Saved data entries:
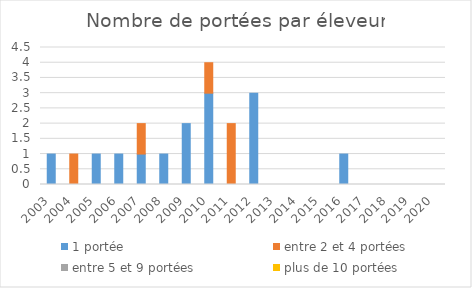
| Category | 1 portée | entre 2 et 4 portées | entre 5 et 9 portées | plus de 10 portées |
|---|---|---|---|---|
| 2003.0 | 1 | 0 | 0 | 0 |
| 2004.0 | 0 | 1 | 0 | 0 |
| 2005.0 | 1 | 0 | 0 | 0 |
| 2006.0 | 1 | 0 | 0 | 0 |
| 2007.0 | 1 | 1 | 0 | 0 |
| 2008.0 | 1 | 0 | 0 | 0 |
| 2009.0 | 2 | 0 | 0 | 0 |
| 2010.0 | 3 | 1 | 0 | 0 |
| 2011.0 | 0 | 2 | 0 | 0 |
| 2012.0 | 3 | 0 | 0 | 0 |
| 2013.0 | 0 | 0 | 0 | 0 |
| 2014.0 | 0 | 0 | 0 | 0 |
| 2015.0 | 0 | 0 | 0 | 0 |
| 2016.0 | 1 | 0 | 0 | 0 |
| 2017.0 | 0 | 0 | 0 | 0 |
| 2018.0 | 0 | 0 | 0 | 0 |
| 2019.0 | 0 | 0 | 0 | 0 |
| 2020.0 | 0 | 0 | 0 | 0 |
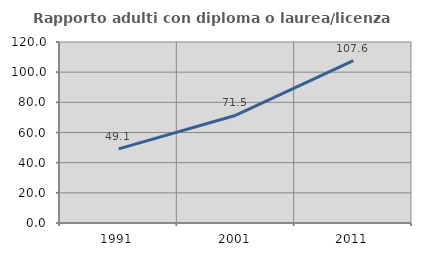
| Category | Rapporto adulti con diploma o laurea/licenza media  |
|---|---|
| 1991.0 | 49.142 |
| 2001.0 | 71.474 |
| 2011.0 | 107.621 |
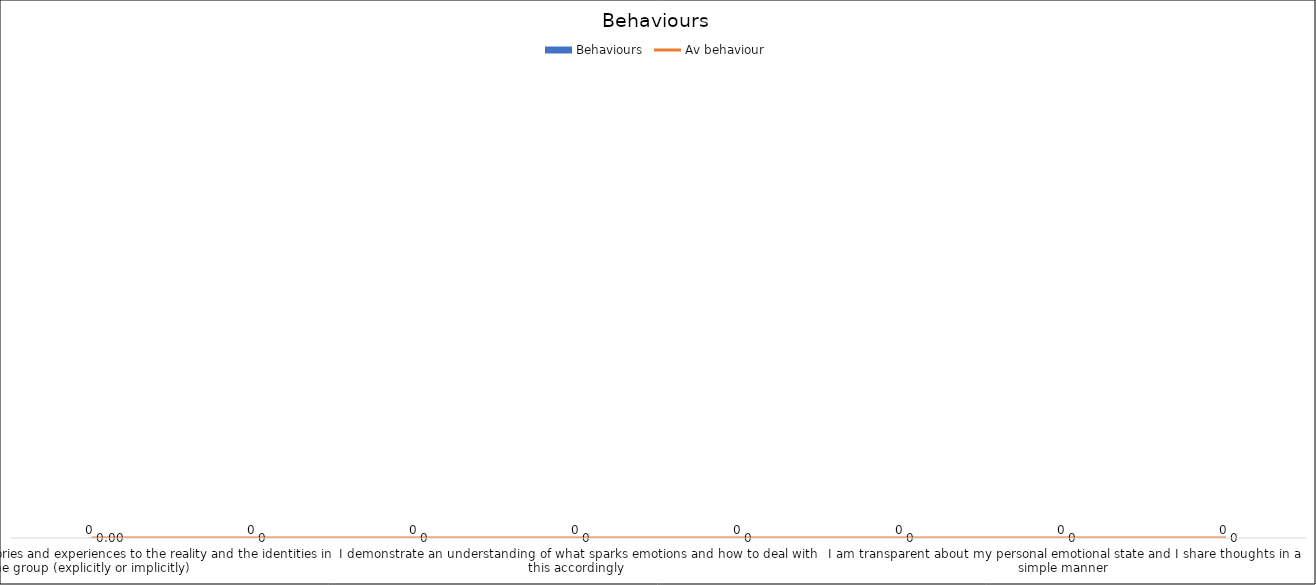
| Category | Behaviours |
|---|---|
| I match knowledge, theories and experiences to the reality and the identities in the group (explicitly or implicitly)  | 0 |
| I listen carefully to others, without judgement, interruption and, if possible, in an unbiased manner | 0 |
| I am attentive to body language | 0 |
| I demonstrate an understanding of what sparks emotions and how to deal with this accordingly  | 0 |
| I am able to identify feelings and emotions and understand their impact on others | 0 |
| I address others’ unexpressed concerns, feelings, or interests  | 0 |
| I am transparent about my personal emotional state and I share thoughts in a simple manner | 0 |
| I create a safe environment where feelings and emotions can be freely and respectfully expressed | 0 |
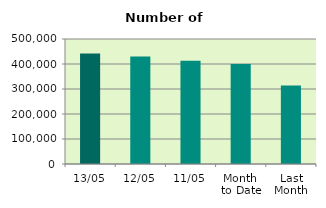
| Category | Series 0 |
|---|---|
| 13/05 | 442288 |
| 12/05 | 430404 |
| 11/05 | 413150 |
| Month 
to Date | 399671.2 |
| Last
Month | 313751.158 |
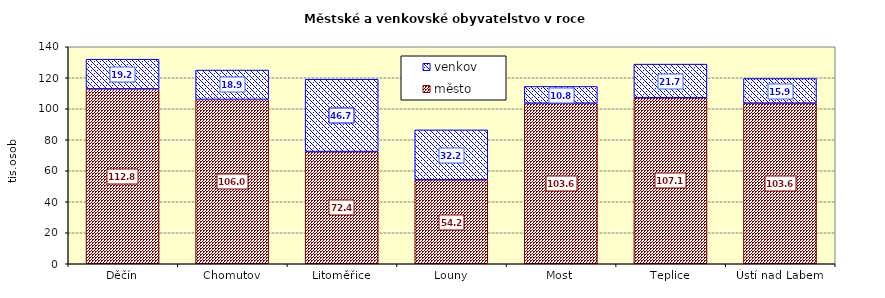
| Category | město | venkov |
|---|---|---|
| Děčín | 112812 | 19163 |
| Chomutov | 106038 | 18925 |
| Litoměřice | 72408 | 46662 |
| Louny | 54158 | 32220 |
| Most | 103609 | 10810 |
| Teplice | 107135 | 21661 |
| Ústí nad Labem | 103641 | 15878 |

TASK ITEM: Skip the images and set down the rest of the data unchanged.

TASK RESULT:
| Category | 1 portée | entre 2 et 4 portées | entre 5 et 9 portées | plus de 10 portées |
|---|---|---|---|---|
| 2003.0 | 1 | 0 | 0 | 0 |
| 2004.0 | 0 | 1 | 0 | 0 |
| 2005.0 | 1 | 0 | 0 | 0 |
| 2006.0 | 1 | 0 | 0 | 0 |
| 2007.0 | 1 | 1 | 0 | 0 |
| 2008.0 | 1 | 0 | 0 | 0 |
| 2009.0 | 2 | 0 | 0 | 0 |
| 2010.0 | 3 | 1 | 0 | 0 |
| 2011.0 | 0 | 2 | 0 | 0 |
| 2012.0 | 3 | 0 | 0 | 0 |
| 2013.0 | 0 | 0 | 0 | 0 |
| 2014.0 | 0 | 0 | 0 | 0 |
| 2015.0 | 0 | 0 | 0 | 0 |
| 2016.0 | 1 | 0 | 0 | 0 |
| 2017.0 | 0 | 0 | 0 | 0 |
| 2018.0 | 0 | 0 | 0 | 0 |
| 2019.0 | 0 | 0 | 0 | 0 |
| 2020.0 | 0 | 0 | 0 | 0 |
| Category | Rapporto adulti con diploma o laurea/licenza media  |
|---|---|
| 1991.0 | 49.142 |
| 2001.0 | 71.474 |
| 2011.0 | 107.621 |
| Category | Behaviours |
|---|---|
| I match knowledge, theories and experiences to the reality and the identities in the group (explicitly or implicitly)  | 0 |
| I listen carefully to others, without judgement, interruption and, if possible, in an unbiased manner | 0 |
| I am attentive to body language | 0 |
| I demonstrate an understanding of what sparks emotions and how to deal with this accordingly  | 0 |
| I am able to identify feelings and emotions and understand their impact on others | 0 |
| I address others’ unexpressed concerns, feelings, or interests  | 0 |
| I am transparent about my personal emotional state and I share thoughts in a simple manner | 0 |
| I create a safe environment where feelings and emotions can be freely and respectfully expressed | 0 |
| Category | Series 0 |
|---|---|
| 13/05 | 442288 |
| 12/05 | 430404 |
| 11/05 | 413150 |
| Month 
to Date | 399671.2 |
| Last
Month | 313751.158 |
| Category | město | venkov |
|---|---|---|
| Děčín | 112812 | 19163 |
| Chomutov | 106038 | 18925 |
| Litoměřice | 72408 | 46662 |
| Louny | 54158 | 32220 |
| Most | 103609 | 10810 |
| Teplice | 107135 | 21661 |
| Ústí nad Labem | 103641 | 15878 |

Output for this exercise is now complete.